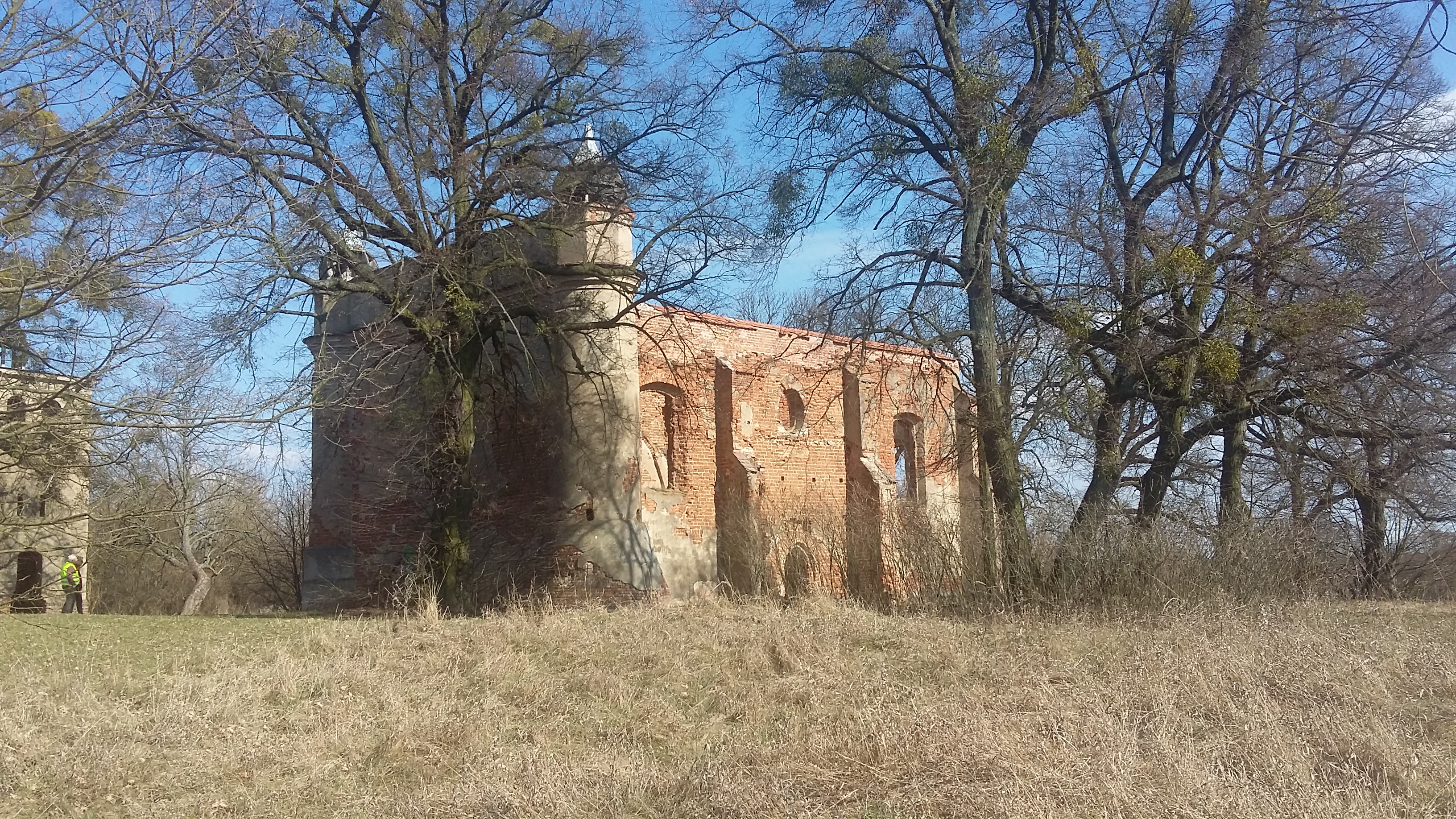 28-03-2016 Kościół w Chojnicy
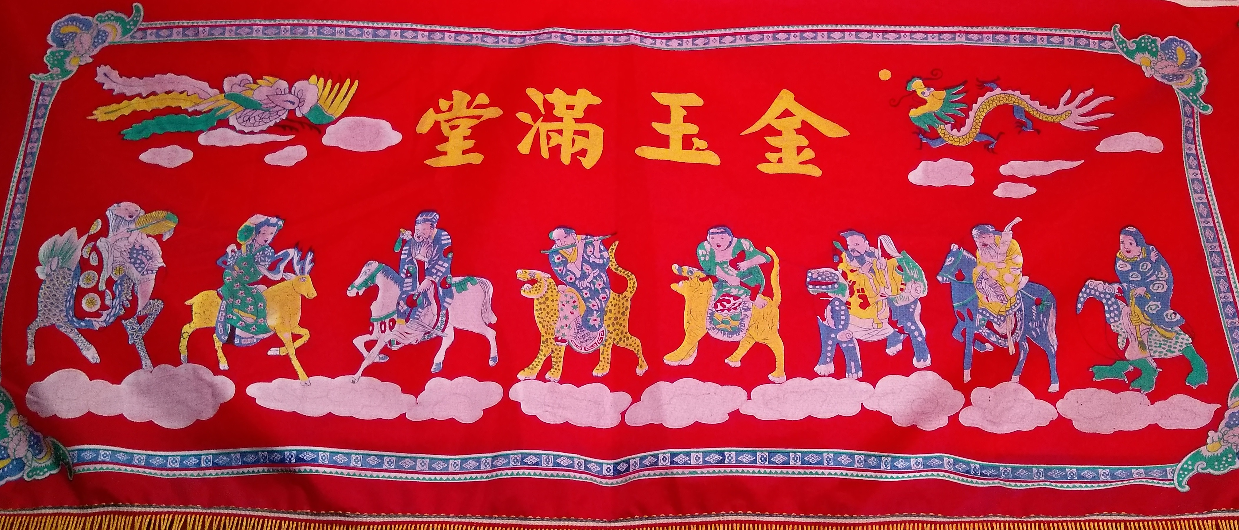 中文（台灣）: 古早紙貼八仙彩
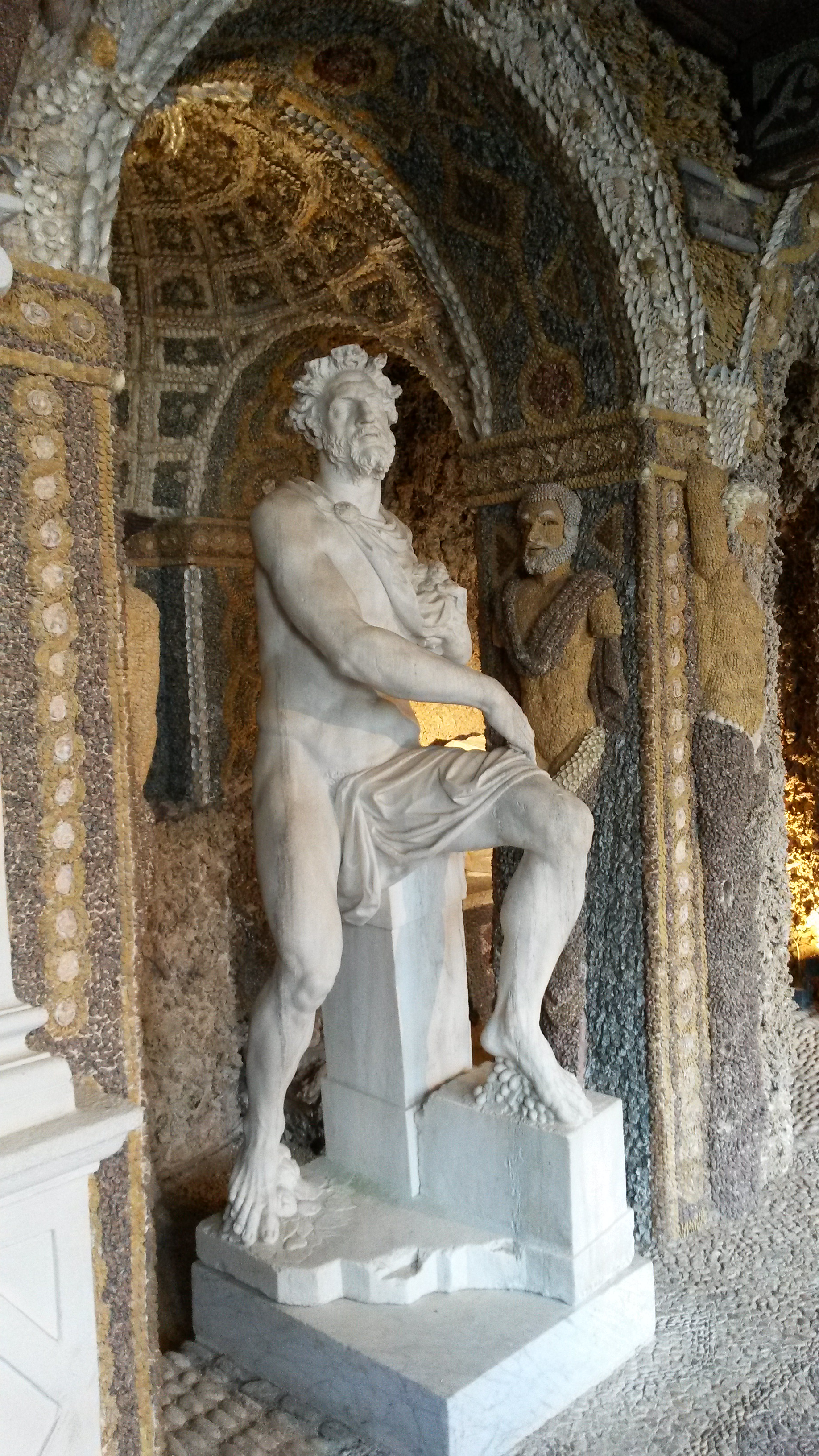 Grotte des fraîcheurs, avec une statue en marbre de Vertumnus.
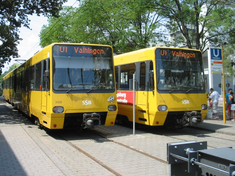 zwei SSB-Stadtbahnzüge an der U1-Endhaltestelle Fellbach Lutherkirche eigenes Foto / alle Rechte freigegeben
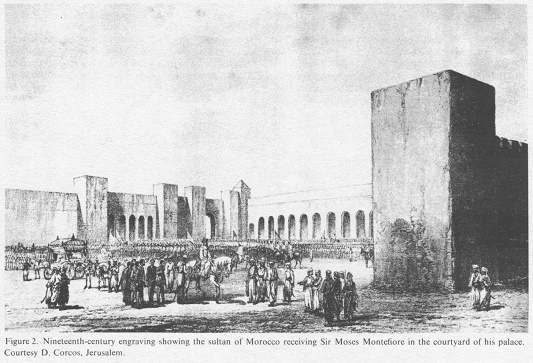 קבלת פנים ממלכתית לסר משה מונטיפיורי בעת ביקורו במרוקו בשנת 1864
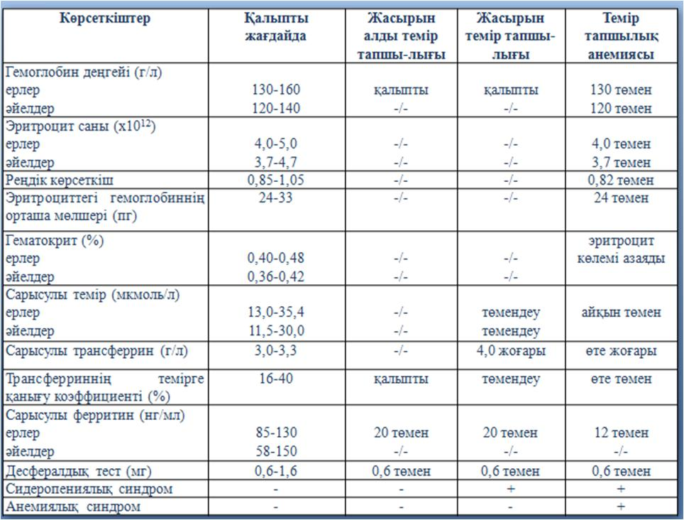 Темір тапшылық кезеңдерінің ажыратпалы диагнозы
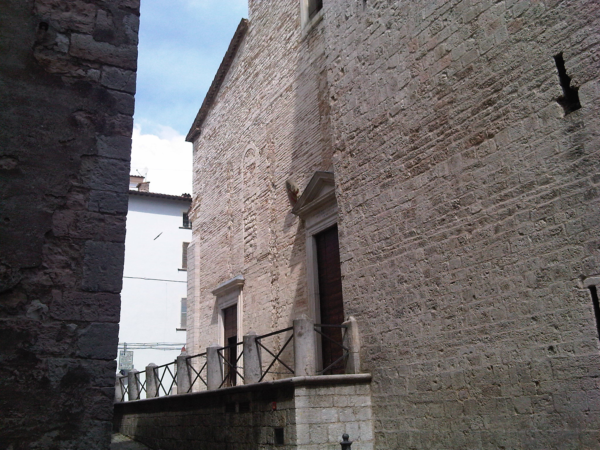 Cagli, Basilica Cattedrale, Particolare della facciata e del campanile
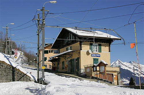 Bahnhof Leysin-Village / La gare Leysin-Village
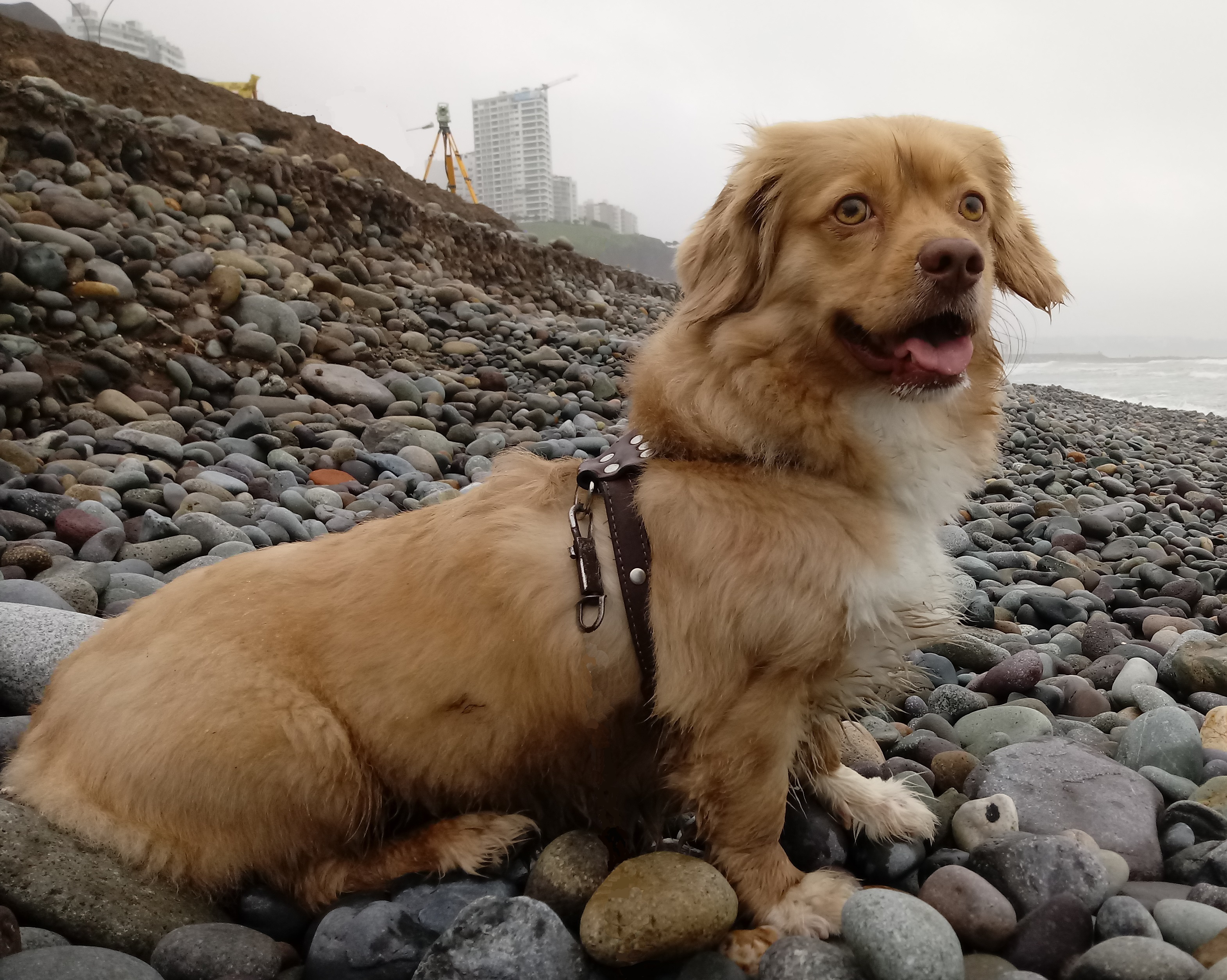 Posible descendiente de pastor de Chiribaya
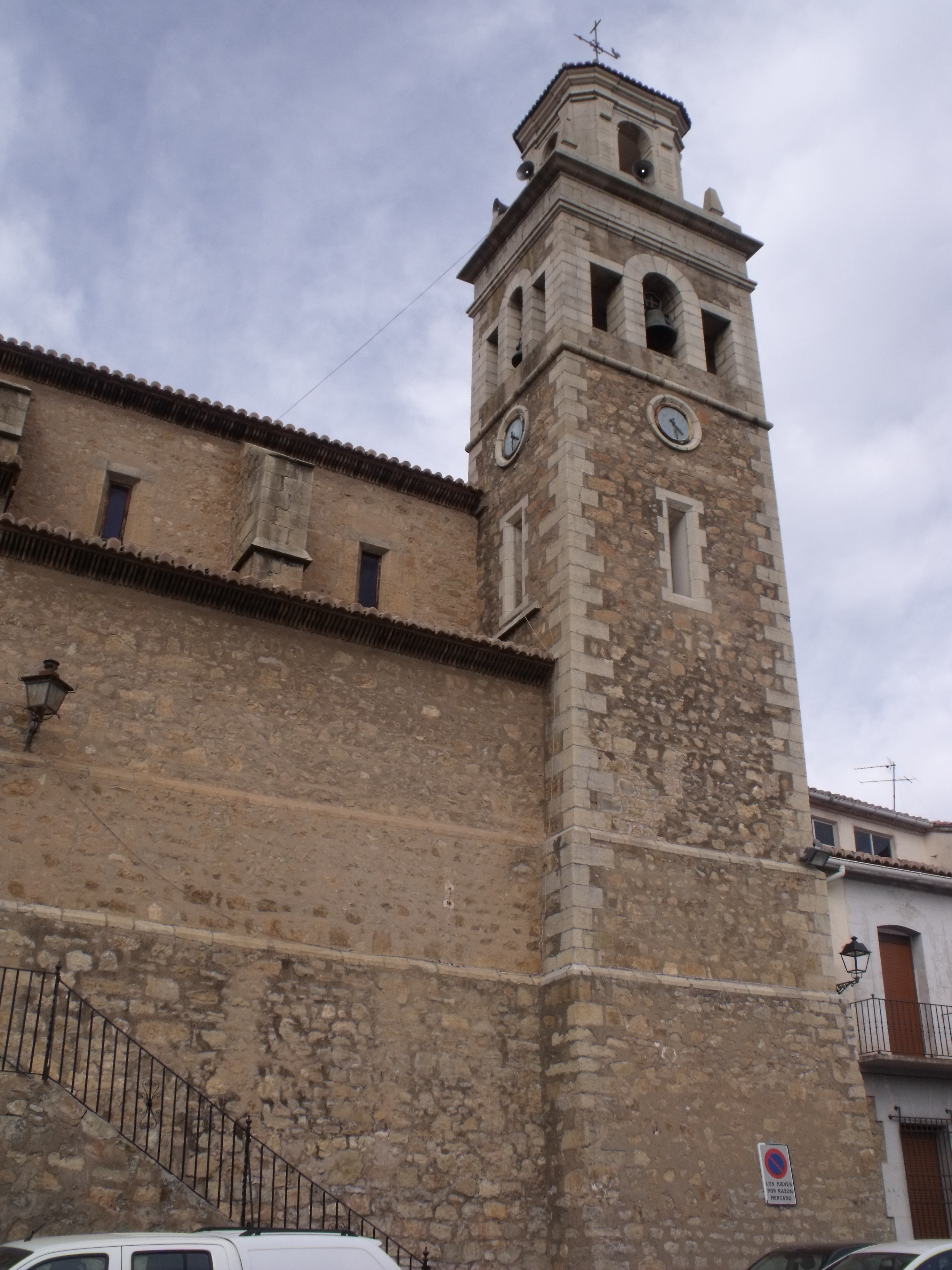 iglesia
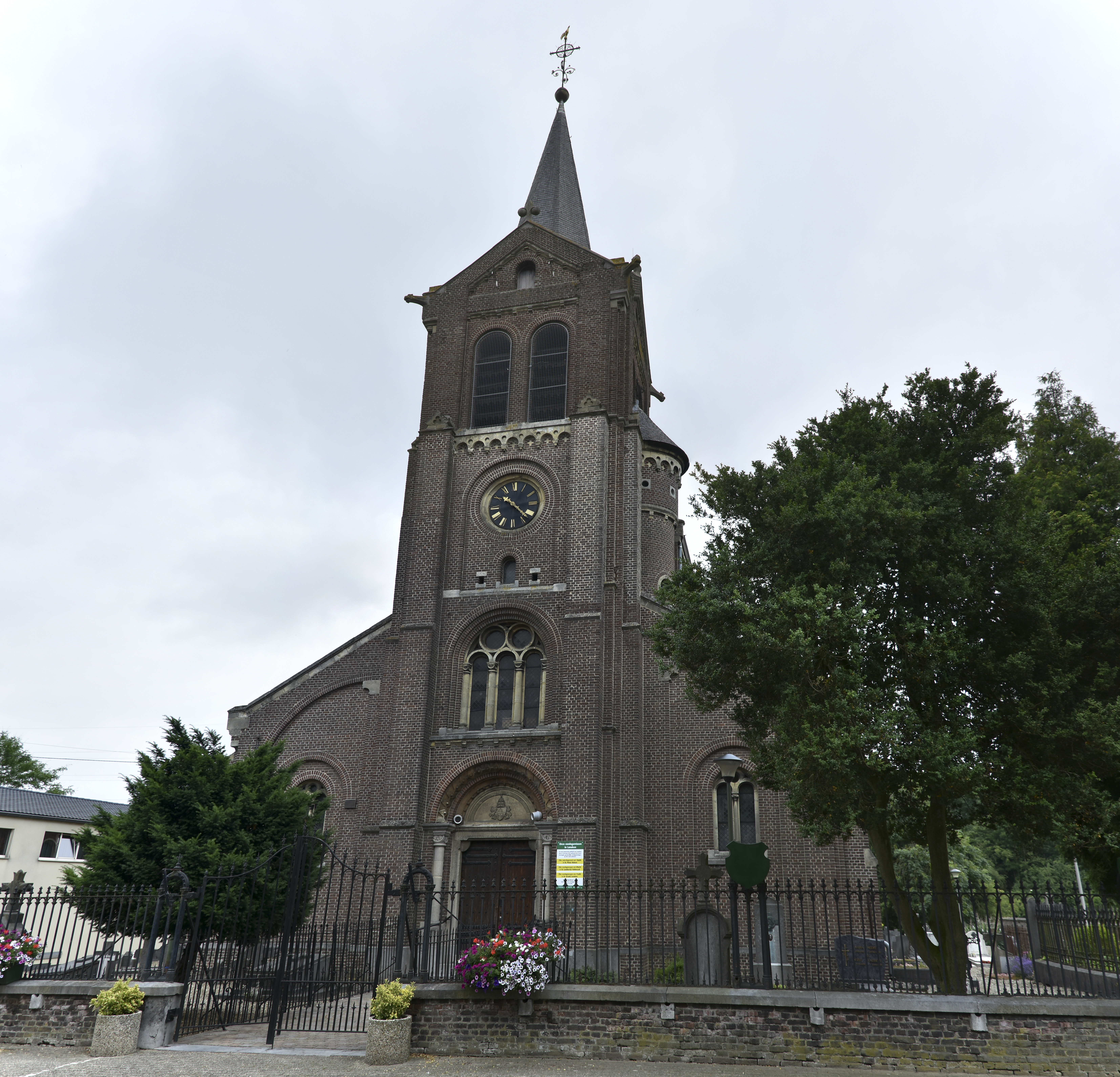 Sint-Lambertuskerk (Neerharen) 19-06-2018 10-22-14 This photo of immovable heritage has been taken in the Flemish Region
----------
*Exercise directions*
Transcribe only the lines between the line containing "Cagli, Basilica Cattedrale, Particolare" and the final line of the listing, inclusive, exactly as they appear; no pictures are to be included.

*Solution*
 Cagli, Basilica Cattedrale, Particolare della facciata e del campanile
 Bahnhof Leysin-Village / La gare Leysin-Village
 Posible descendiente de pastor de Chiribaya
 iglesia
 Sint-Lambertuskerk (Neerharen) 19-06-2018 10-22-14 This photo of immovable heritage has been taken in the Flemish Region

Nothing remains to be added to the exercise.